Before DarkNetMarkets Were Mainstream

10 minute read

Posted by: Allen Hoffmann, JD

January 5, 2015

10 years ago, before there was TOR, before using PGP was something we all thought of as a baseline minimum, before buying stolen credit cards could involve a formal escrow and feedback system, there was a message board called ‘ShadowCrew’, a clearnet message board and marketplace which grew out of another board called Counterfeit Library, and which later saw a major migration to the rival CarderPlanet and similar offshoot sites. Whilst Counterfeit Library was a place primarily for information exchange on questionable topics (not dissimilar to the recently deceased “Bad Ideas” board on the Zoklet website), vending was tolerated, rather than encouraged. ShadowCrew maintained forums for information exchange on questionable topics (the site is still partially accessible via the ‘WayBack Machine’), but primarily, it was geared towards trade. The tagline on the front page was “For those who like to play in the shadows”. It caught the attention of various agencies as they arrested bumbling members of the board up to all sorts of nefarious activities across the US, and was targeted using an informant in the management team, bringing about “Operation Firewall”; ShadowCrew was referred to as a ‘web mob’ in the scholarly material at the time. This was the first time that the US Secret Service and other agencies really took the whole ‘dark market’ thing seriously and coordinated a multinational operation to tear the site apart. In the dying weeks and days of the board, some members spoke of unusual activity around them – one member even unwittingly described observing the “change of shift” of surveillance officers parked off his apartment.

Let’s look at the realities of those dark ages – A decentralized payment system such as BTC was not something anyone had envisioned happening in 2004; the demand for it just wasn’t there, and nor was the mainstream support.

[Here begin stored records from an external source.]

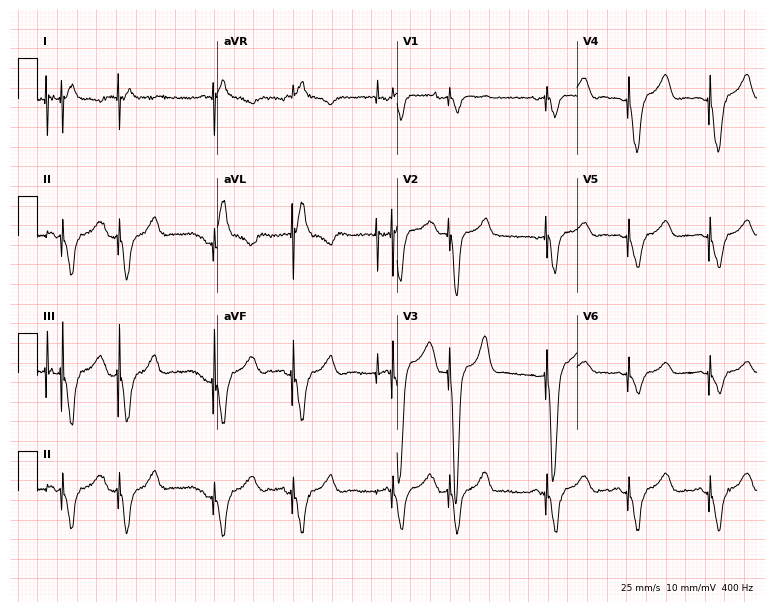
ECG — a 47-year-old woman. Screened for six findings — first-degree AV block, right bundle branch block (RBBB), left bundle branch block (LBBB), sinus bradycardia, atrial fibrillation (AF), sinus tachycardia — none is recorded. Findings outside these six are not listed.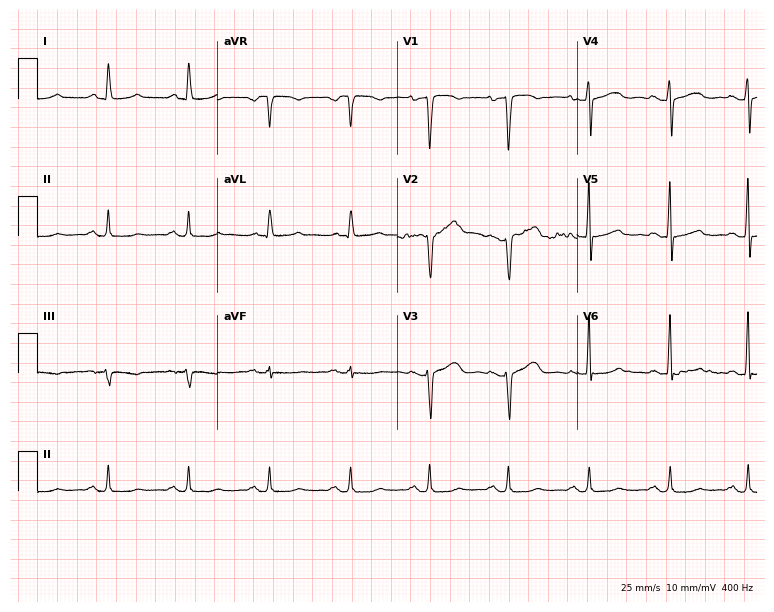
Electrocardiogram (7.3-second recording at 400 Hz), a 51-year-old female patient. Of the six screened findings (first-degree AV block, right bundle branch block (RBBB), left bundle branch block (LBBB), sinus bradycardia, atrial fibrillation (AF), sinus tachycardia), none is recorded.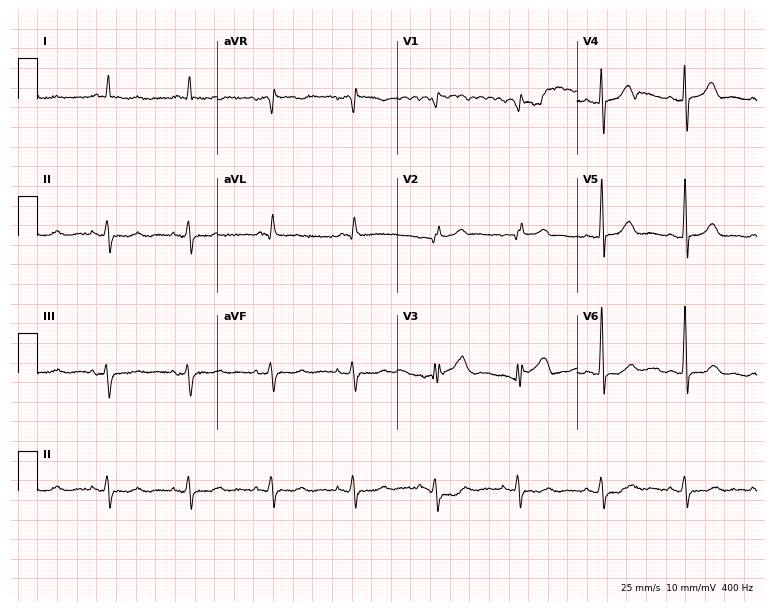
ECG — a 77-year-old male patient. Screened for six findings — first-degree AV block, right bundle branch block (RBBB), left bundle branch block (LBBB), sinus bradycardia, atrial fibrillation (AF), sinus tachycardia — none is recorded.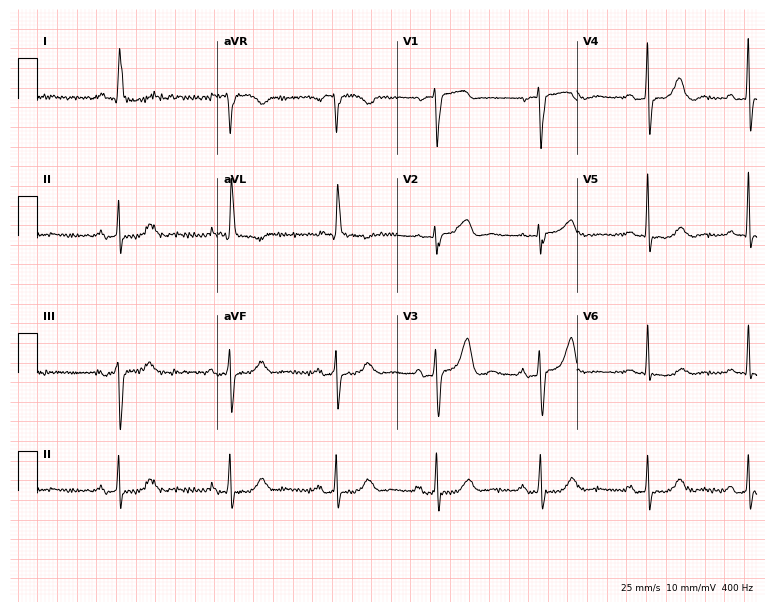
ECG — a 73-year-old female patient. Screened for six findings — first-degree AV block, right bundle branch block, left bundle branch block, sinus bradycardia, atrial fibrillation, sinus tachycardia — none is recorded. Only these six findings were labelled.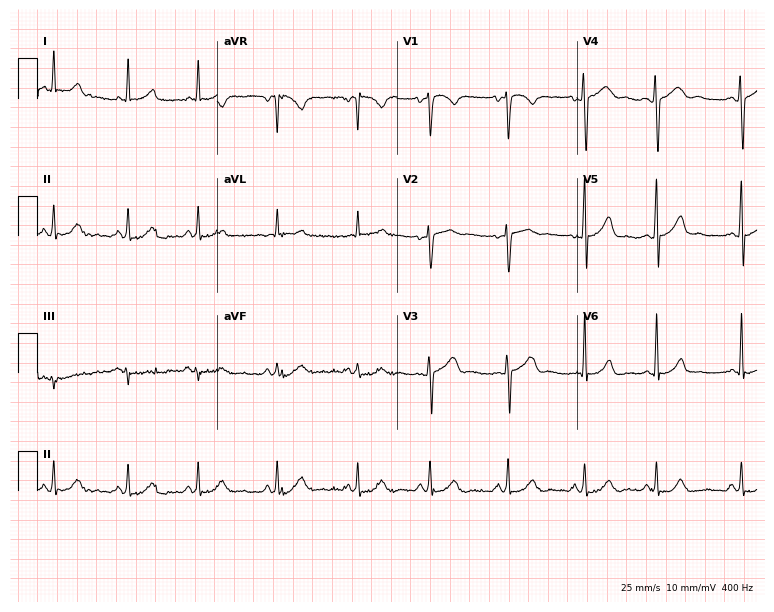
ECG — a female, 33 years old. Labelled as a normal ECG.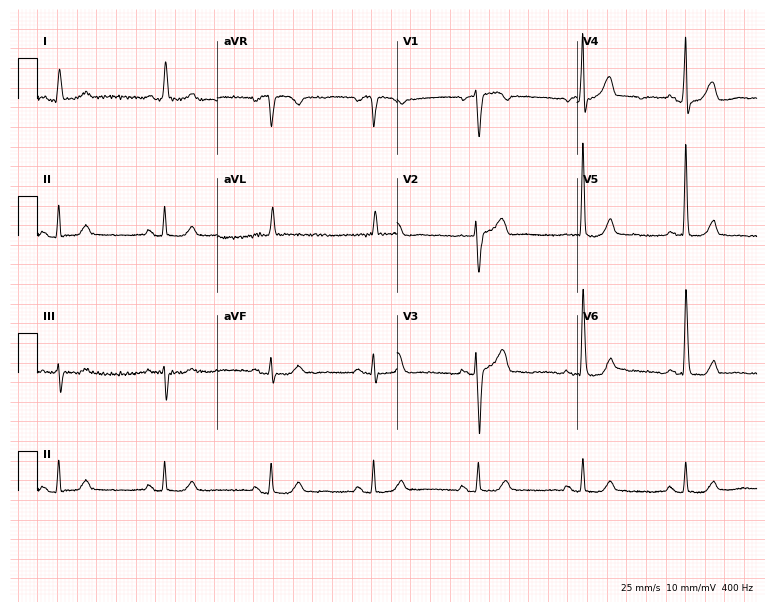
12-lead ECG from a female patient, 67 years old. Recorded interpretation: within normal limits.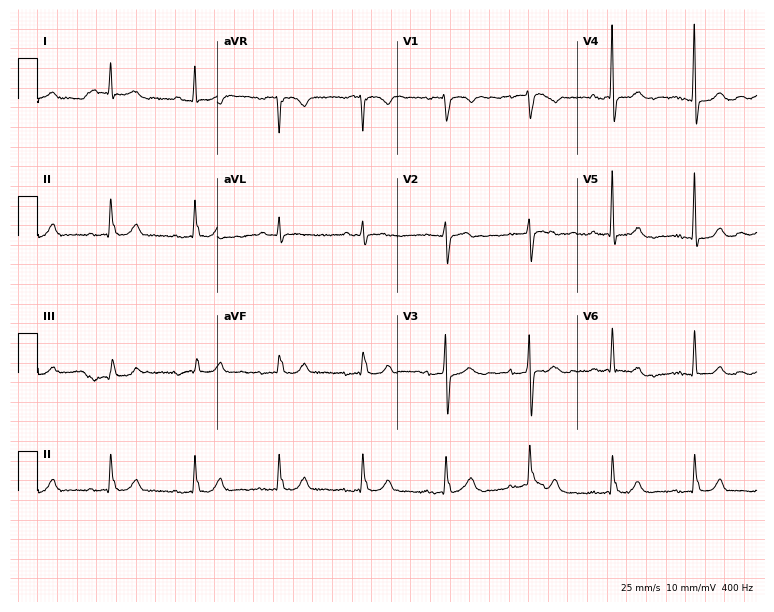
12-lead ECG from a male, 79 years old (7.3-second recording at 400 Hz). No first-degree AV block, right bundle branch block, left bundle branch block, sinus bradycardia, atrial fibrillation or sinus tachycardia recorded for this tracing.

Fake IDs and Western Union, or e-gold (later seized for money laundering), a centralized, gold backed digital currency, were your payment options; then, as now, WU gives LE a good chance of identifying you. E-gold accounts could be frozen by the provider at will. Deals were done via PM, and if you knew a thing or two about PGP, you may’ve found the right add-on for MSN Messenger which kept your traffic in the air encrypted, but this was far from the norm; the idea of mass surveillance just wasn’t something traders or buyers stayed up at night stressed about. TOR was a long way away, and the site was maintained on the clearnet, at a fairly standard URL which didn’t end in .onion or contain a mind boggling array of random letters. The user friendly sales and escrow system which many take for granted now did not exist; senior members of the forum communities would review the goods of potential vendors, and rippers were banned ruthlessly. The forum itself did not take a cut for facilitating transactions; as later learned in indictment after indictment, they were doing huge business in credit card fraud with major Russian hackers, and doing monumental merchant side credit card information hacks themselves. Order was maintained by force of personality of moderators, and the communities were far less transient. One did not simply sign up for an account and start buying, there was a period during which a new user, a prospective buyer, would be regarded with suspicion until ‘proven’ legit.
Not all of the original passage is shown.